5.   TCCM's failure to designate relevant portions of the record prevents us from reaching the merits of this claim.   Rule 10 provides:(a) Composition of the Record on Appeal.   The following items constitute the record on appeal:(1) the original papers and exhibits filed in the Superior Court;(2) the transcript of proceedings, if any;  and(3) a certified copy of the docket entries prepared by the Clerk of the Superior Court.D.C.App. R. 10(a)(1)-(3).“Consequently, a party challenging any trial court decision bears the burden of presenting this court ‘with a record sufficient to show affirmatively that error occurred.’ ”  Mbakpuo v. Ekeanyanwu, 738 A.2d 776, 781 (D.C.1999) (quoting Cobb v. Standard Drug Co., 453 A.2d 110, 111 (D.C.1982)).TCCM has failed to present us with a copy of Judge Rankin's written order denying the motion or a transcript of a court proceeding where the motion was orally denied.   We note also that a trial court's discovery rulings “will not be disturbed on appeal unless there has been an abuse of discretion resulting in prejudice.”  Haynes v. District of Columbia, 503 A.2d 1219, 1224 (D.C.1986).   Although TCCM represents that the judge denied its Motion to Compel without providing any explanation, “we cannot base our review of errors upon statements of counsel which are unsupported by [the] record.”  Mbakpuo, supra, 738 A.2d at 781 (internal quotations and citations omitted).   Indeed there is nothing in the record before us that supports this claim of error.

6.   Vincent Pepper, Esq., counsel to TCCM, testified that he reviewed and discussed the Letter Agreement with DLA before it was executed by TCCM and Paxson.   Mr. Feltner, CEO and Chairman of the Board of TCCM, also agreed that this discussion and review occurred.   Mr. Feltner further testified that he discussed almost every agreement with Mr.
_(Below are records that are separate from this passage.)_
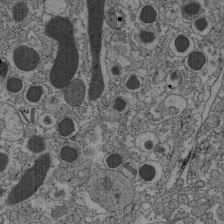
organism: C57BL Mouse
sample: Pancreatic islet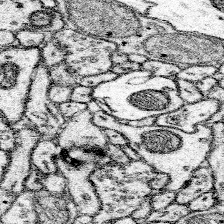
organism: Mouse
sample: Somatosensory cortex neuropil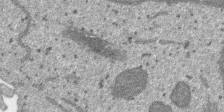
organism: Human
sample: Lung epithelial cells infected with SARS-CoV-2

Pepper before executing them, including the Promissory Note. Mr. Pepper testified that he authorized DLA to sign the amendment substituting Channel 50 for Channel 61 after consulting with his client, TCCM, who approved the filing because, otherwise, the proceeding before the FCC would have been terminated.   Mr. Feltner, testified that Paxson's law firm [DLA] would represent both parties with respect to the drafting of the Letter Agreement although he was never asked to sign a conflict waiver.   Mr. Feltner further testified that he suggested that DLA's offices be used for the negotiations of the Settlement Agreement and the related escrow agreement and that DLA assist with the preparation of those documents.
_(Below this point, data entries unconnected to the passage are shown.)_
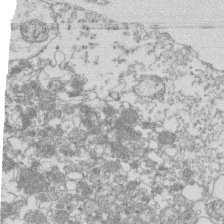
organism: Human
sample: HeLa cell HIV synapse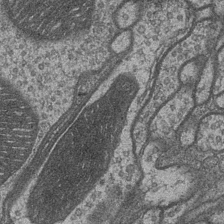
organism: Drosophila
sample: Optic medulla

7.   Because TCCM has not established a prima facie case of legal malpractice, there is no reason for us to consider the issue of whether TCCM suffered any damages.

8.   This November 5, 2004 order added Channel 18 to the digital channels allotted to Mobile, Alabama without granting the rights to the channel to any particular entity and directed Paxson to submit a minor change application within forty-five days substituting Channel 18 in lieu of Channel 61.

9.   TCCM's assertion that it raised the issue of set-off as an affirmative defense does not require us to alter the trial court's determination that the matter was unripe for consideration.